AN ELECTION ENTERTAINMENT.
"Here tumult wild and rude confusion reign,
And hoodwink'd party heads the senseless train;
Here meets her motley tribe—here holds her court,
For pamper'd Gluttony, the grand resort.
From orgies so profane—stern Freedom flown,
Corruption mounts her abdicated throne.
Unhappy Britain—thy degenerate tribe,
Like Esau, barter birthright for a bribe."—E.
THE ELECTION, PLATE I. THE ENTERTAINMENT.
The first act of this popular farce is very properly a dinner, which in all public transactions ought to precede every other business.[58] The scene is laid in a country town, at an inn, which in these piping times of peace is kept open for the friends of the Court candidate. All the party, except the divine and the mayor, have ended their repast; but episcopal dignity, or prætorian distinction, gives a right to more indulgence than is allowed to the unhallowed multitude.
The highly polished and accomplished gentleman[59] who aspires to the honour of a seat in the British senate demands our first notice. He has what an Hibernian would call a face of much promise. His dress, air, and grace proclaim that he has travelled. Pope has described him exactly as if he had sat for the picture:
"He saunter'd Europe round,
And gathered every vice on Christian ground,
Saw every court, heard every king declare
His royal sense of operas, or the fair.—
See now half-cured, and perfectly well-bred,
With nothing but a solo in his head,
As much estate, and principle, and wit,
As Jansen, Fleetwood, Cibber, shall think fit;
Stol'n from a duel, follow'd by a nun,
And if a Borough choose him,—not undone," etc.
At this time of general equality and universal levelling, when knight and vassal, esquire and mechanic, are of equal rank, our paragon of politeness is lending an attentive ear to a disgusting old beldam, who from her rotundity may be a descendant of Sir John Falstaff's. In her hand, which is behind him, she holds a letter directed to Sir Commodity Taxem; this we may naturally suppose contains either a request of a favour or an offer of a service, in the sure and certain hope of a return to it.

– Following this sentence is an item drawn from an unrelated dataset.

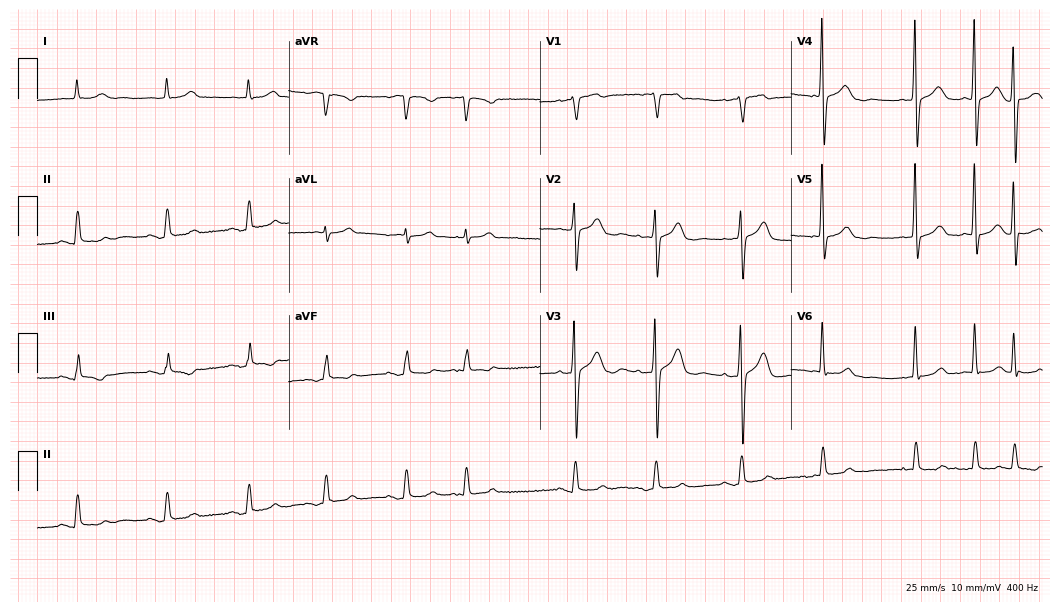
12-lead ECG from a 79-year-old male (10.2-second recording at 400 Hz). No first-degree AV block, right bundle branch block, left bundle branch block, sinus bradycardia, atrial fibrillation or sinus tachycardia recorded for this tracing.

Be that as it may, the gallant knight shows her every attention, and has stretched his long arm half round her ample waist:
"Thus the bold eagle leaves his azure way,
And takes the carrion carcase for his prey;
There dips his beak—but when the banquet's done,
Replumes his wings, and rises to the sun."

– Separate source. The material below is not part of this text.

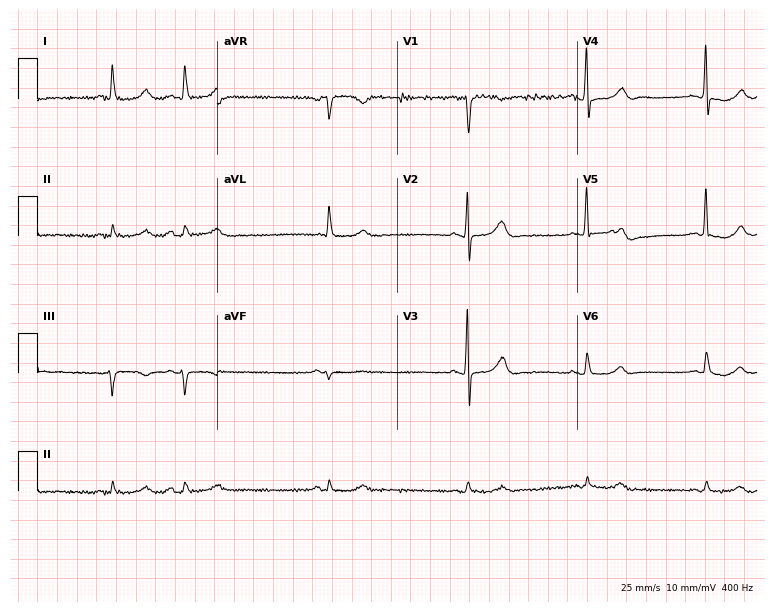
Resting 12-lead electrocardiogram. Patient: a 72-year-old man. The tracing shows sinus bradycardia (a sinus rate of 50 beats per minute or less).

While a little girl dazzled with the splendour of his brilliant ring attempts to make it a prize, a fellow who stands upon a chair behind him, with all that easy familiarity which the time warrants, strikes the Baronet's head against that of the old woman, and shakes the ashes out of his tobacco-pipe upon his powdered hair. This is election wit.

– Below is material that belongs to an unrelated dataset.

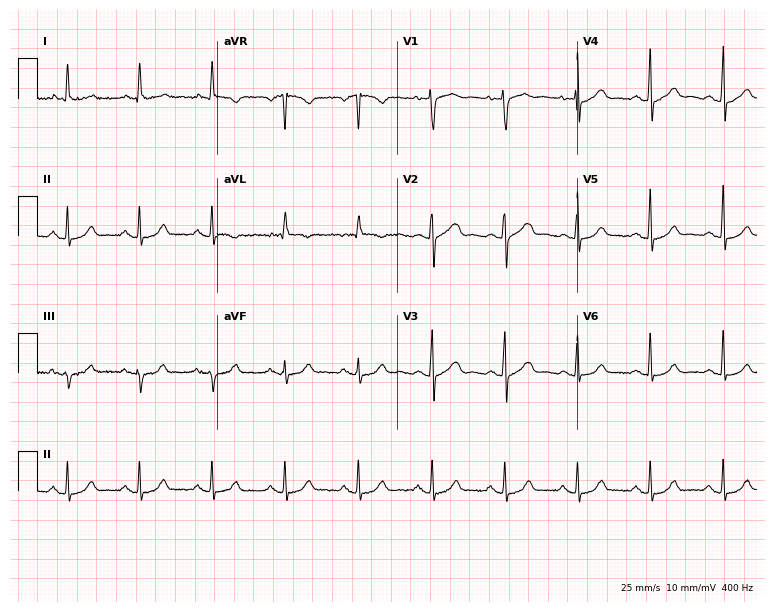
Resting 12-lead electrocardiogram. Patient: a female, 70 years old. None of these six findings is recorded: first-degree AV block, right bundle branch block (RBBB), left bundle branch block (LBBB), sinus bradycardia, atrial fibrillation (AF), sinus tachycardia. Findings outside these six are not listed.

The next group form a trio, and are made up by a grinning cobbler, a dirty-faced barber, and a mawkish gentleman, whose hand the son of St. Crispin grasps with an energy that almost cracks the bones. The barber, equally friendly, pinches his arm, and resting one hand upon his shoulder blows the hot fumes from a short tobacco-pipe into his eye. This also is election wit.
A pyramidical group behind is composed of an officer, a drunken counsellor, and a pleasing young woman, over whose head the maudlin advocate, flourishing a bumper of wine, roars out an obscene toast. This is the third and most finished specimen of election wit. At a table a little beneath, stewing "the last lov'd remnant of the forest haunch," sits an oily divine,[60] holding his canonical periwig in his right hand, and wiping his forehead with the left. Behind him is a Scotch bagpiper, who, at the same time that he is pressing out his harsh and unmusical tones, enjoys the royal luxury of scratching.[61] A female player on the violin,[62] and a most consequential performer on the bass viol, when aided by the Caledonian pipe, must form a most melodious concert.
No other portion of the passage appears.